KR101532775B1 - Apparatus for moving on electric seat rail - Google Patents

Abstract

An electric seat rail transport apparatus according to an embodiment of the present invention comprises: a lead screw disposed along the longitudinal direction of a fixed rail; a mounting bracket whose both ends are mounted on a movable rail and whose middle portion is penetrated by the lead screw to move along the lead screw; and a spindle nut into which the lead screw screws, whose one end is rotatably supported by the mounting bracket, whose the other end penetrates the middle portion of the mounting bracket to extend in the longitudinal direction of the lead screw, and wherein the inner radius of the other end thereof can be elastically contracted to tightly connect the inner circumferential surface of the other end thereof and the outer circumferential surface of the lead screw.

Description

BACKGROUND OF THE INVENTION 1. Field of the Invention [0001] The present invention relates to an electric seat rail transfer device,

The present invention relates to an electric seat rail transfer device, and more particularly, to a motor-driven seat rail transfer device, more particularly, to a motor-driven seat rail transfer device which comprises a nut member that is threadedly engaged with a lead screw and is elastically brought into close contact with an outer peripheral surface of a lead screw, The present invention relates to an electric seat rail feeding device for reducing noise and vibration caused by backlash.

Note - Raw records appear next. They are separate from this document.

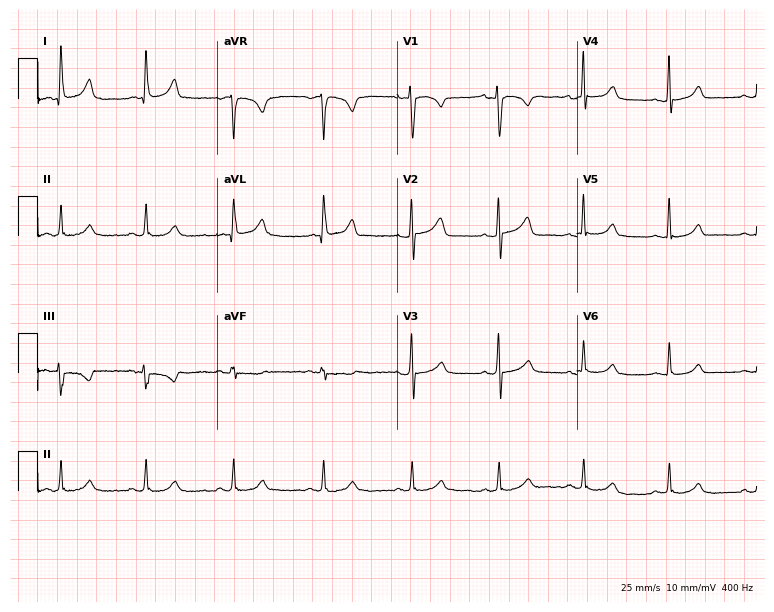
ECG (7.3-second recording at 400 Hz) — a female, 46 years old. Labelled as a normal ECG.
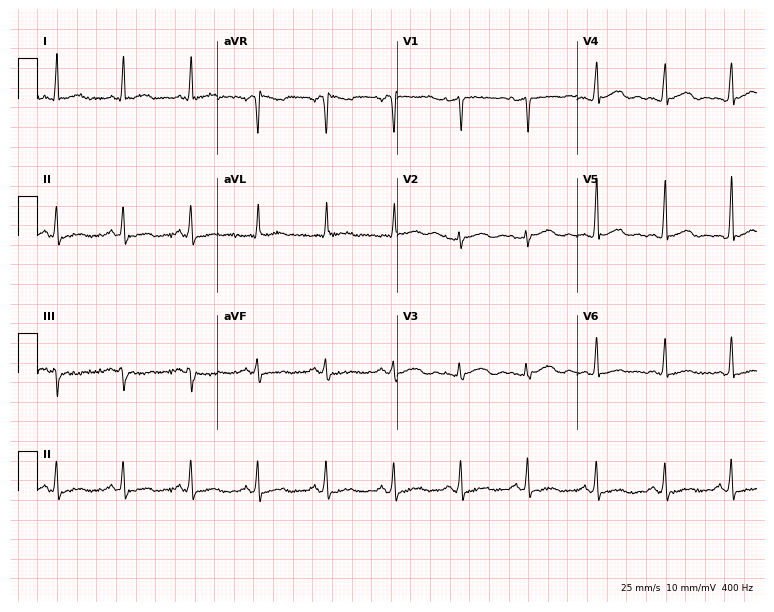
Standard 12-lead ECG recorded from a 55-year-old female patient. None of these six findings is recorded: first-degree AV block, right bundle branch block, left bundle branch block, sinus bradycardia, atrial fibrillation, sinus tachycardia. Findings outside these six are not listed.
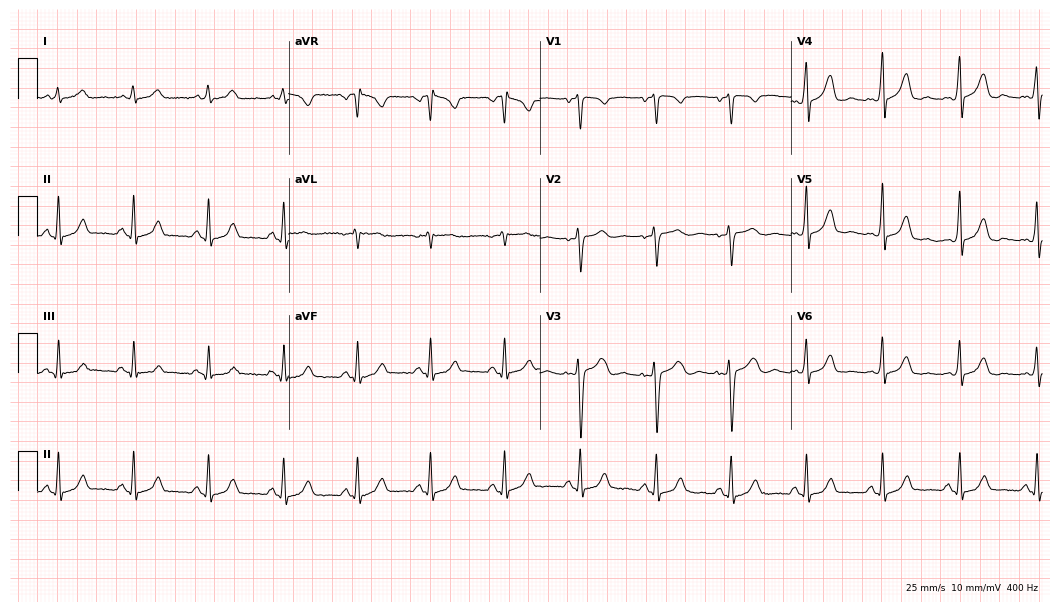
Resting 12-lead electrocardiogram. Patient: a female, 44 years old. Read as a normal ECG.
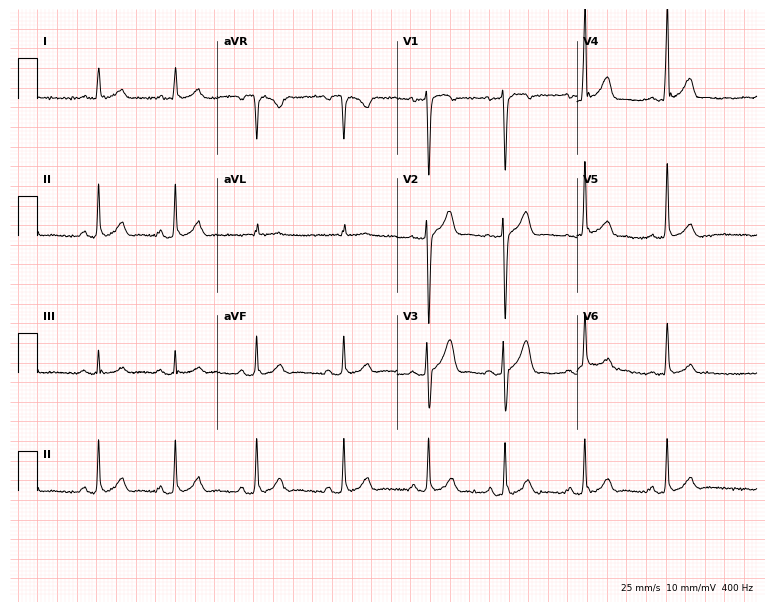
12-lead ECG from a 23-year-old male. Labelled as a normal ECG.
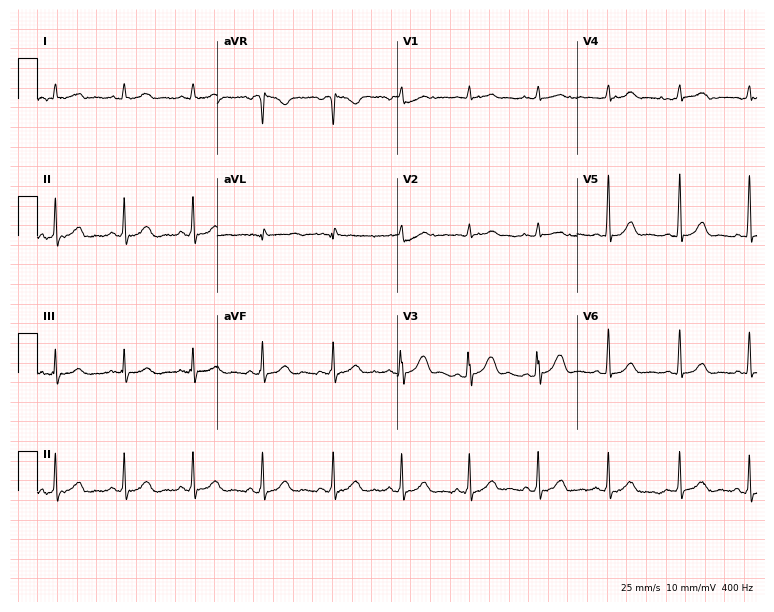
Electrocardiogram, a 26-year-old female. Of the six screened findings (first-degree AV block, right bundle branch block, left bundle branch block, sinus bradycardia, atrial fibrillation, sinus tachycardia), none is recorded.

Generally, a seat of a vehicle is mounted so as to be slidable forward and backward of the vehicle body, and a seat rail is used to perform this function.

The seat rail includes a fixed rail coupled to a floor panel of a vehicle cabin, and a movable rail coupled to the seat cushion frame to move along the longitudinal direction of the fixed rail.

Here, as a method for transferring the moving rails in the front-rear direction of the vehicle body, there is a manual type which is operated by the operation of the trowel bar and an electric type which receives the power from the electric motor by a simple operation of a button.

Meanwhile, a lead screw provided along the longitudinal direction of the seat rail is used as an indispensable component in the electrically-driven components. In the related art, the lead screw is directly rotated by receiving the power of the motor, have.

However, in the conventional general configuration in which the lead screw is directly rotated in the axial direction as described above, there is a problem in that a serious noise is generated due to the vibration and vibration of the lead screw and the ride feeling is deteriorated.

FIG. 1 illustrates another conventional electric structure for solving the above-mentioned problem. In FIG. 1, a mounting bracket 2 is mounted on a movable rail, a worm gear device 3 is mounted on the mounting bracket 2, A worm wheel gear constituting the worm gear device 3 is rotatably provided along the lead screw 1 and a motor (not shown) is connected to the worm gear device 3 so that the lead screw 1 Is not rotated and the mounting bracket 2 engaged with the movable rail is moved along the lead screw 1 to transfer the movable rail.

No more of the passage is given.